Sustaining peace: Mechanisms, Partnerships and the Future of Peacebuilding in Africa

Closing remarks by H.E. Mr Mogens Lykketoft, President of the 70th session of the General Assembly, at Sustaining peace: Mechanisms, Partnerships and the Future of Peacebuilding in Africa

 12 May 2016

 

Honourable Ministers, Ambassador Kamau, Assistant Secretary-General Fernandez-Taranco, Excellencies, ladies and gentlemen, it is a pleasure to join you for this closing segment.

This morning’s event is extremely timely, coming as it does on the back of

the GA High Level Thematic Debate on peace and security and in the context of last month’s ground-breaking resolutions on peacebuilding.

During these last few months, perhaps inspired by multilateral breakthroughs in New York and Paris last year, I believe we have seen a consensus emerge around the need to change our tools and approach to respond to today’s and tomorrow’s threats to global peace and security.

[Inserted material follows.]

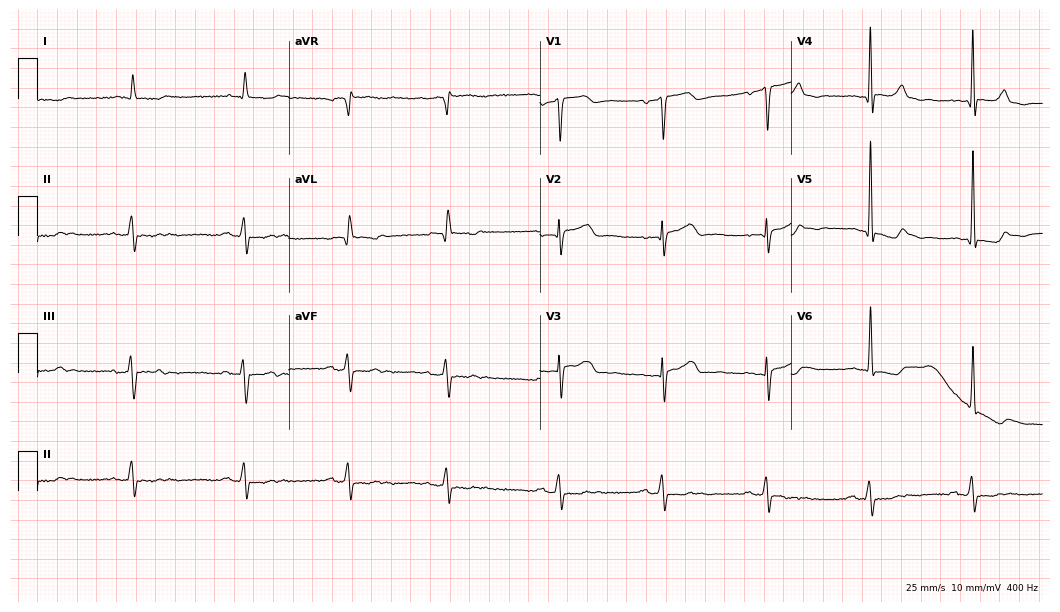
12-lead ECG (10.2-second recording at 400 Hz) from a male patient, 81 years old. Screened for six findings — first-degree AV block, right bundle branch block, left bundle branch block, sinus bradycardia, atrial fibrillation, sinus tachycardia — none is recorded. Only these six findings were labelled.
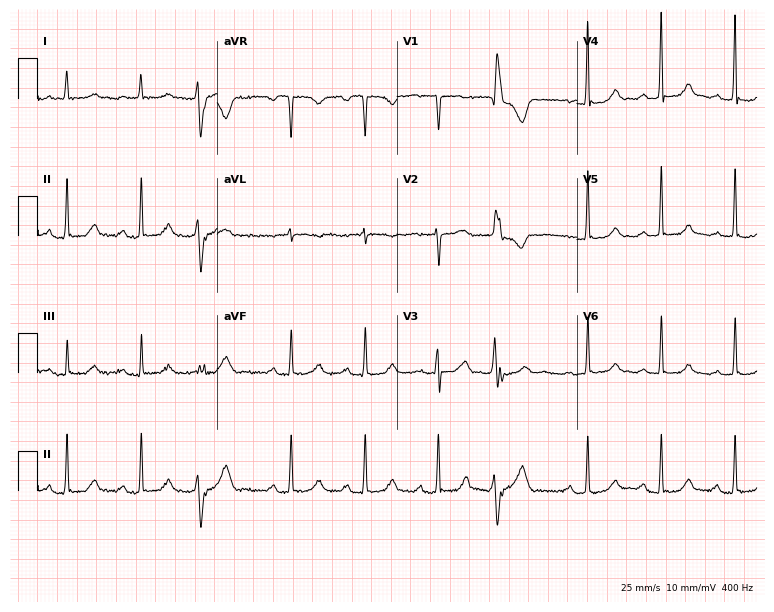
ECG — a 67-year-old woman. Screened for six findings — first-degree AV block, right bundle branch block (RBBB), left bundle branch block (LBBB), sinus bradycardia, atrial fibrillation (AF), sinus tachycardia — none is recorded.

This is extremely welcome.

Because, from our inability to uphold international humanitarian law to our tendency to invest more in managing conflicts than preventing them; from the rise of violent extremism to growing risks associated with the proliferation of nuclear weapons, global pandemics and large scale displacement,  the shortcomings of our current approach are evident right around the world.

The challenge now is to ensure that this emerging consensus leads to specific actions that transform our peace and security architecture.

The recent resolutions taking action on the outcome of the 2015 review of the UN Peacebuilding architecture, are an excellent starting point.

They help advance the concept of sustaining peace; place much greater emphasis on peacebuilding and prevention; call for greater partnerships and stress the need to reduce fragmentation including across the pillars of the UN and the UN system.

In terms of peacebuilding in Africa, however, important challenges remain.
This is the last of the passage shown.